Nancy, whose children were aged four and nine when she began the course, said the self-directed nature of the CHIMA program was challenging. Putting in 15-20 hours a week during her lunch hours, evenings, and on weekends over the four years, she agrees with Karen that balance was really important.

I ate while studying whether it was the library, the car, my desk, whatever space I could use that was quiet enough. It was a lot, especially with the young children to try to have a work life and school balance and not let anything get neglected because if something failed, then I had to let something else fail while I got caught up with that thing.

Nancy credits her friendship with Karen as being a big part of her success.

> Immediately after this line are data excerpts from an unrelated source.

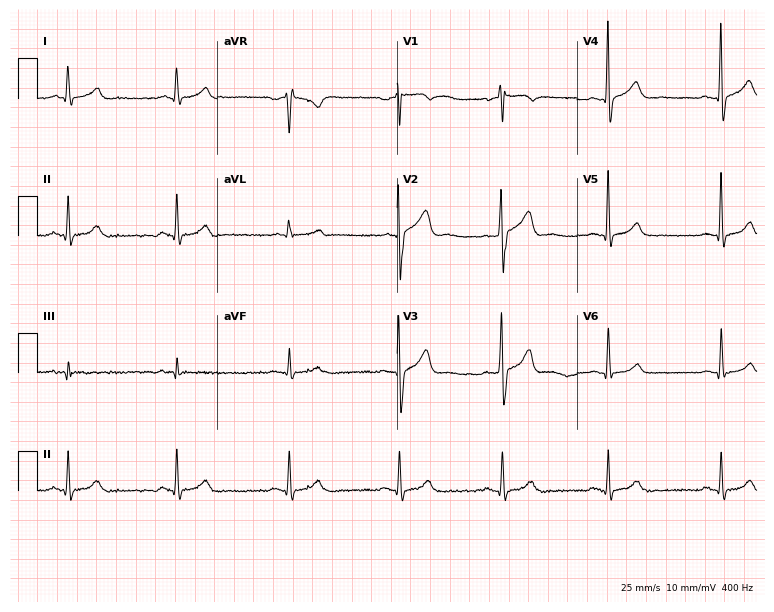
Standard 12-lead ECG recorded from a 32-year-old man. None of these six findings is recorded: first-degree AV block, right bundle branch block (RBBB), left bundle branch block (LBBB), sinus bradycardia, atrial fibrillation (AF), sinus tachycardia.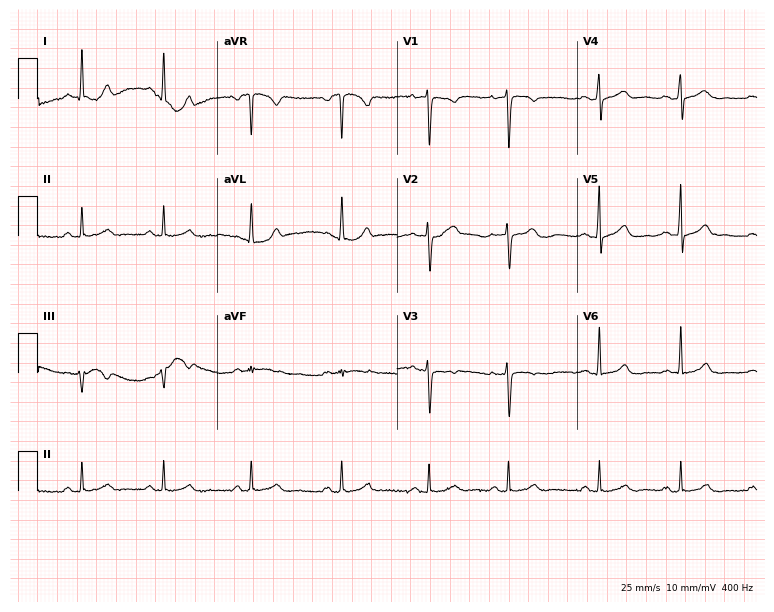
ECG (7.3-second recording at 400 Hz) — a 36-year-old female patient. Labelled as a normal ECG.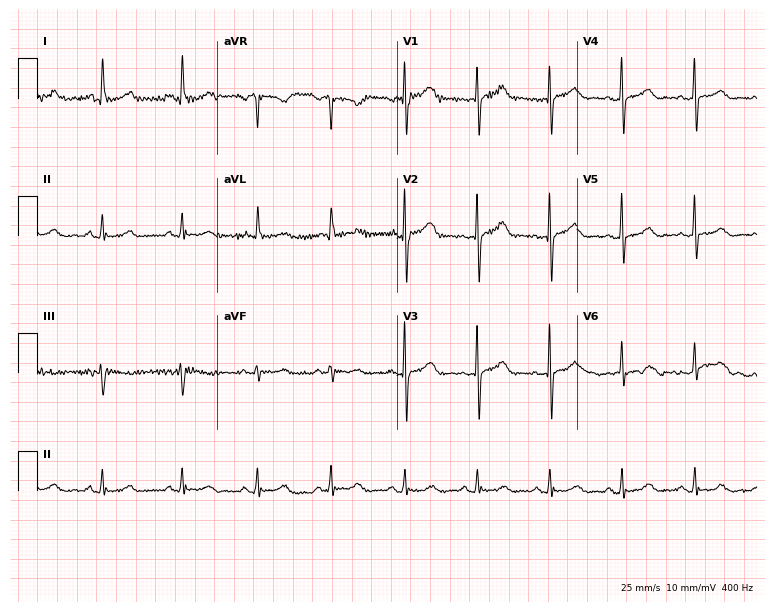
Standard 12-lead ECG recorded from a female, 70 years old. Read as a normal ECG.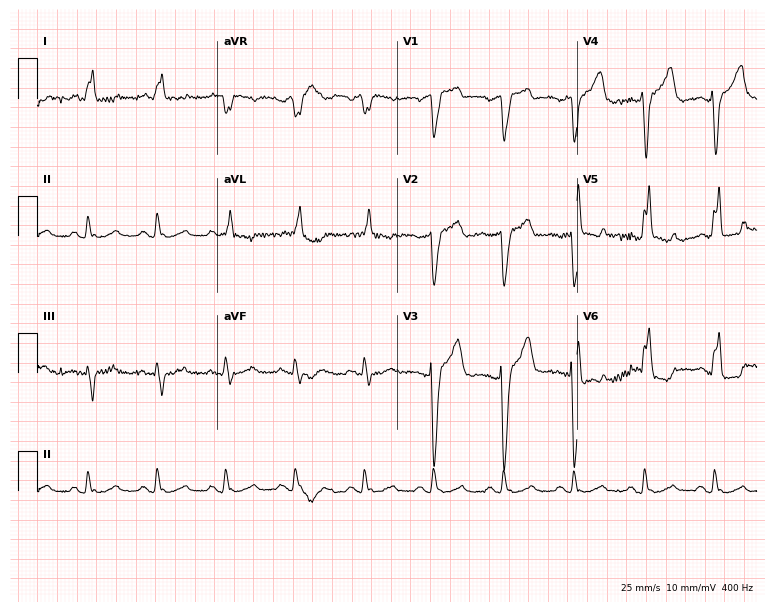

We were really each other’s cheerleaders when one of us was struggling. We were there to support each other because we were going through the same things, you know, both parents of young children, and both with full-time careers. When I really was down and didn’t know if I could go anymore, she encouraged and pushed and got me through it, and I’d do the same for her.

While it was a challenge for both women to achieve, they agree it was well worth the career advancement that followed.

A total of seven IMIT staff in Health Information Services at Nova Scotia Health have received CHIMA certification in the past two years. In addition to Nancy and Karen, Tara Deruelle, a Coding and Classification Specialist and Hunter Haas, who is Assistant Manager for Health Records in Western Zone, both received their CHIMA certification in 2022. Marci Strong, Assistant Manager for Admitting, Registration and Switchboard in the Western Zone, received her certification in 2023, as did Miriam Lagunas-Carbajal and Irene Vassallo, who are Coding and Classification Specialists.

CHIMA advocates for the health information profession, monitors industry trends, and provides continuing education. The theme of this year’s Health Information Professionals Week (October 16th to 20th) is Knowledge made Visible, something that Nancy, Karen, and all of the other CHIMA graduates are modelling daily.